The keyboard cover and stand is what I think is the most striking feature, made all the more striking because it is Microsoft. What the keyboard does is really blur the line between tablet and netbook. The new keyboard is very similar in look to the iPad Smart Cover. It’s attached by magnet to the side of the Surface, protects the screen when closed, and opens to reveal a flat keyboard. All that and it is only 3mm think. It also comes in vibrant colors, also very similar to Smart Covers. To be fair, there are third party keyboards that connect to the iPad but none is as seamlessly integrated as the keyboard on the Surface.
I really like the keyboard and I’m hoping somebody is making a Kickstarter video right now to make something similar for the iPad so I can try it. For me, it would enable me to stop traveling with my laptop. Right now I lug my laptop with me but it’s mostly for writing blog posts. I’ve tried voice but for some reason the process of typing is the only way I can produce anything halfway coherent. For presentations, I can use the Keynote iOS app (MS would need a nice Powerpoint app for the Surface).
To me, that’s a pretty specific use case for the keyboard and I can’t really think of many others, at least for me. I can’t replace my computer with a tablet because of the nature of how I use the computer. I’m currently struggling with a 13″ screen and going to 10.6″, or 9″ with the iPad, is not going to cut it for me for everyday use. I think the same holds true in healthcare. Sure, a tablet with an attached, embedded keyboard could replace computers on carts but I don’t see that happening.

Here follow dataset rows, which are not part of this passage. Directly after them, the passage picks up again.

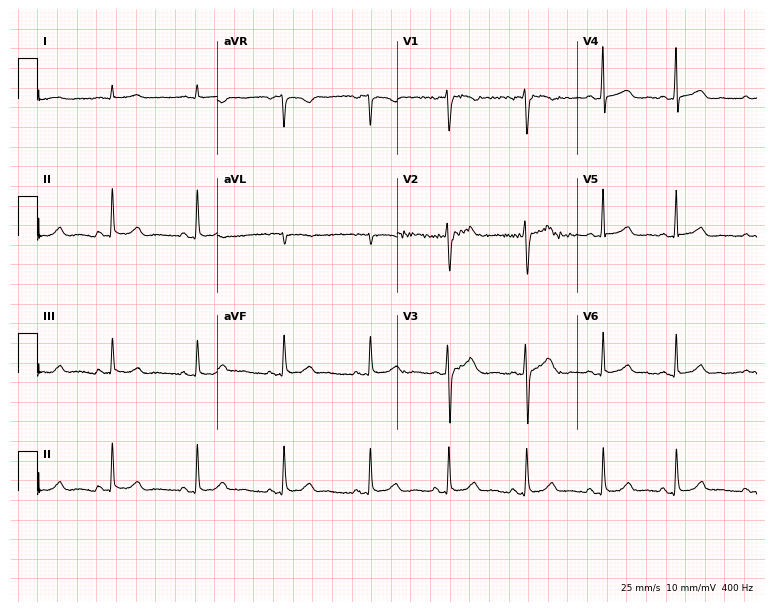
Electrocardiogram, a woman, 24 years old. Overall reading on record: normal ECG.
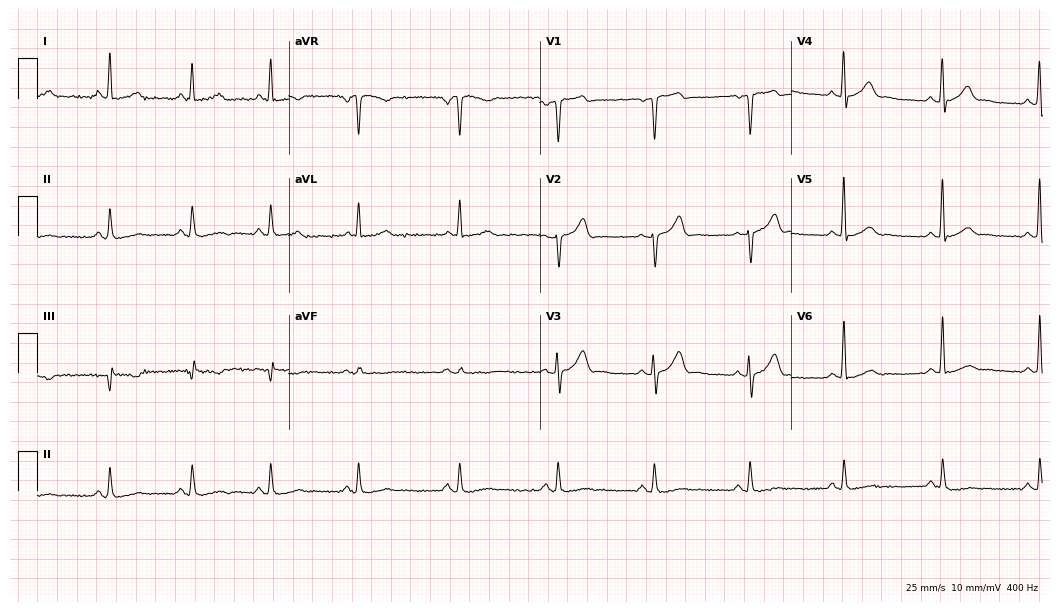
Resting 12-lead electrocardiogram (10.2-second recording at 400 Hz). Patient: a 40-year-old male. Read as a normal ECG.
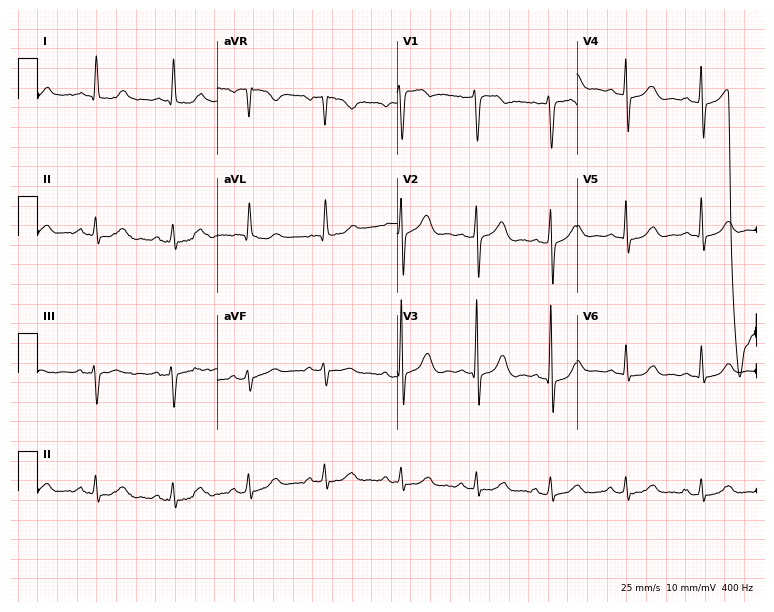
Electrocardiogram (7.3-second recording at 400 Hz), a male patient, 75 years old. Of the six screened findings (first-degree AV block, right bundle branch block (RBBB), left bundle branch block (LBBB), sinus bradycardia, atrial fibrillation (AF), sinus tachycardia), none is recorded. Only these six findings were labelled.
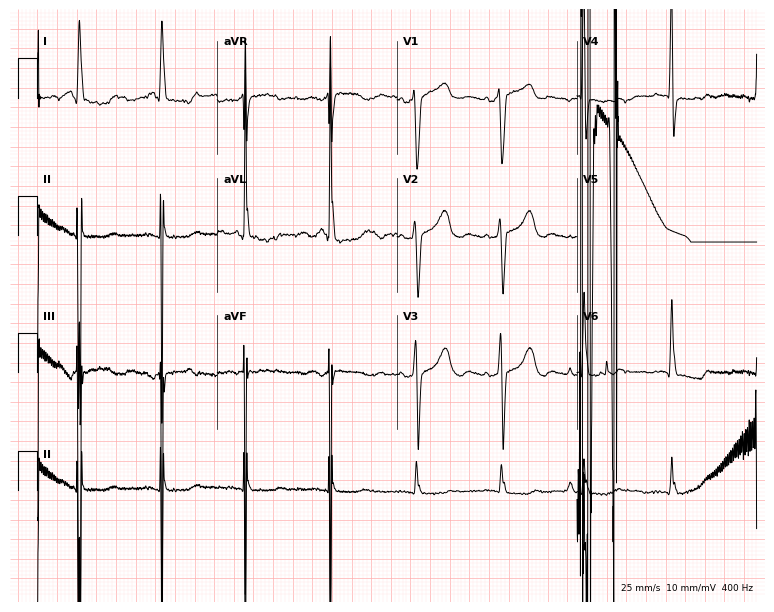
Standard 12-lead ECG recorded from an 83-year-old woman (7.3-second recording at 400 Hz). None of these six findings is recorded: first-degree AV block, right bundle branch block, left bundle branch block, sinus bradycardia, atrial fibrillation, sinus tachycardia.
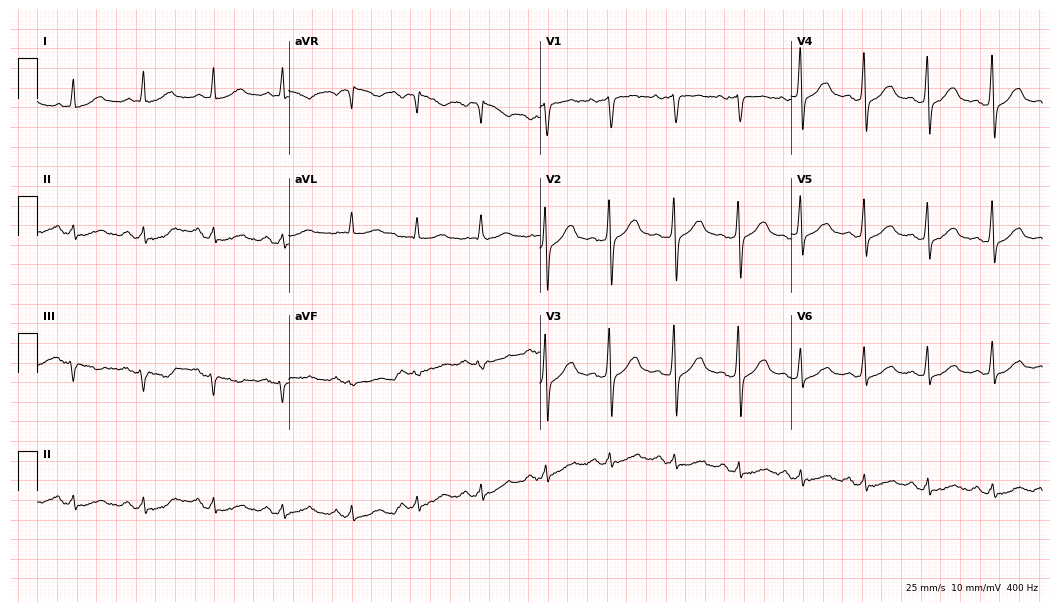
12-lead ECG from a male, 54 years old. Screened for six findings — first-degree AV block, right bundle branch block, left bundle branch block, sinus bradycardia, atrial fibrillation, sinus tachycardia — none is recorded.

The value of a tablet in a healthcare setting is the mobile nature of it. When used in this way, touch functionality and experience is what needs to be optimized, not adding ease of typing. If that’s the case, the keyboard doesn’t add much and I think the bigger screen doesn’t either. If anything, the 9″ iPad has been criticized as not being portable enough. The major area where the Surface might be of value in healthcare is the home health market. This is an environment where I could see peripheral connectivity and a keyboard being of greatest value. But, despite the value of these added features in home health, a great touch experience is still a necessity.

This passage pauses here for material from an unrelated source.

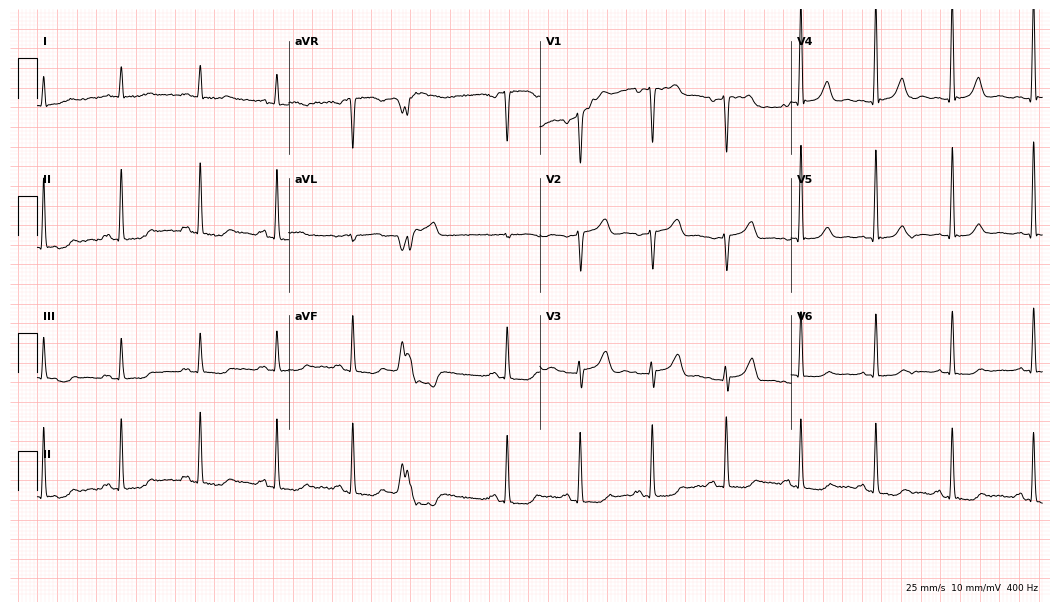
ECG — a male patient, 73 years old. Screened for six findings — first-degree AV block, right bundle branch block (RBBB), left bundle branch block (LBBB), sinus bradycardia, atrial fibrillation (AF), sinus tachycardia — none is recorded.
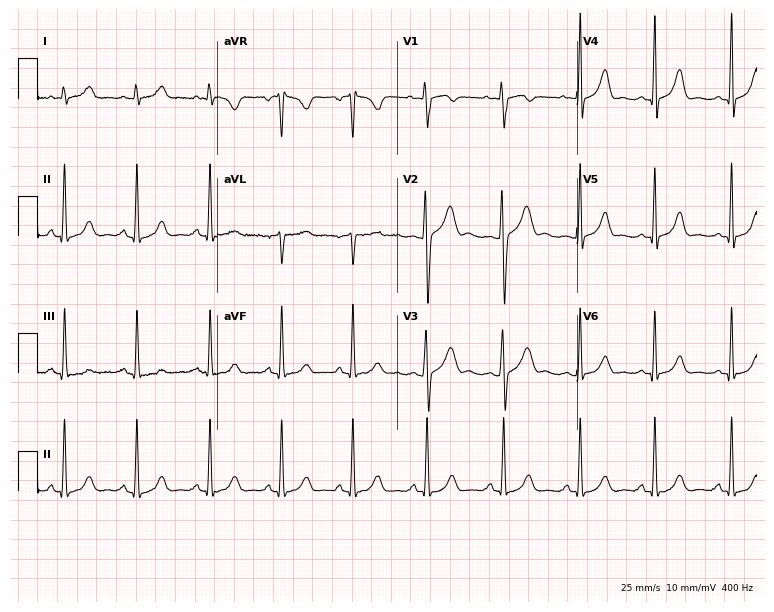
Standard 12-lead ECG recorded from a 35-year-old woman. None of these six findings is recorded: first-degree AV block, right bundle branch block (RBBB), left bundle branch block (LBBB), sinus bradycardia, atrial fibrillation (AF), sinus tachycardia.

The other value of the Surface in healthcare doesn’t relate to the tablet but to the company. In selling into the enterprise, I think Microsoft will continue to be more trusted than Apple. The Surface OS likely will also provide other security features that add value beyond the company name. That said, Apple has built an impressive following with clinicians and easing buy-in and adoption for clinicians also has value.

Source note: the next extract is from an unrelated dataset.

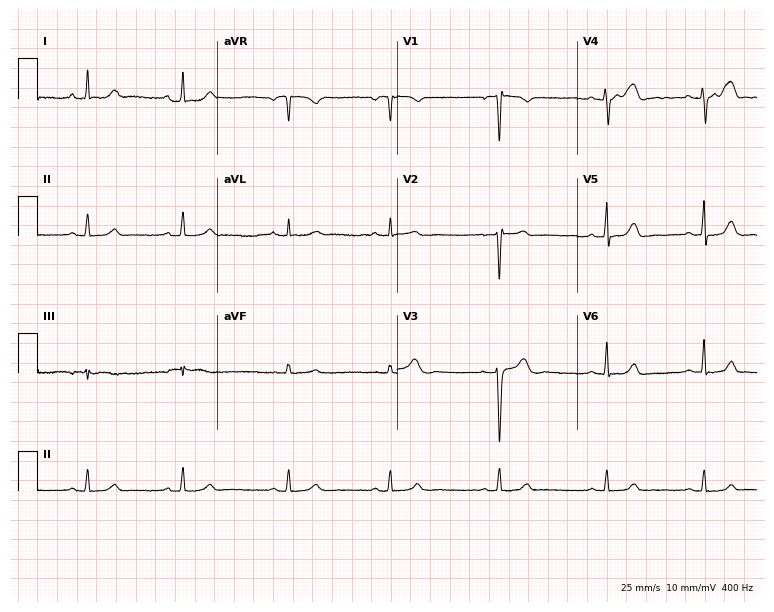
12-lead ECG from a 28-year-old woman (7.3-second recording at 400 Hz). No first-degree AV block, right bundle branch block, left bundle branch block, sinus bradycardia, atrial fibrillation or sinus tachycardia recorded for this tracing. Other findings, if any, are not listed.
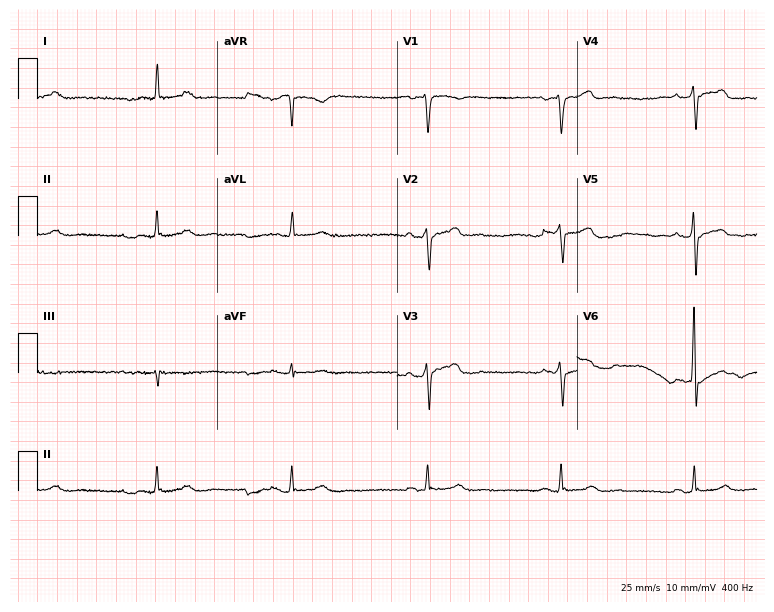
12-lead ECG from a 62-year-old male. Shows sinus bradycardia (a sinus rate of 50 beats per minute or less).

In truth, I think the Surface is not going to be too much of a competitor to the iPad, either generally or in healthcare specifically. I’m fairly confident that Microsoft, or any other tablet competitor, is going to need some impressive wow features to drive users away from the iPad. Between the apps, the resolution, and the brand coolness, I think Apple doesn’t have much to worry about at the moment in the tablet market.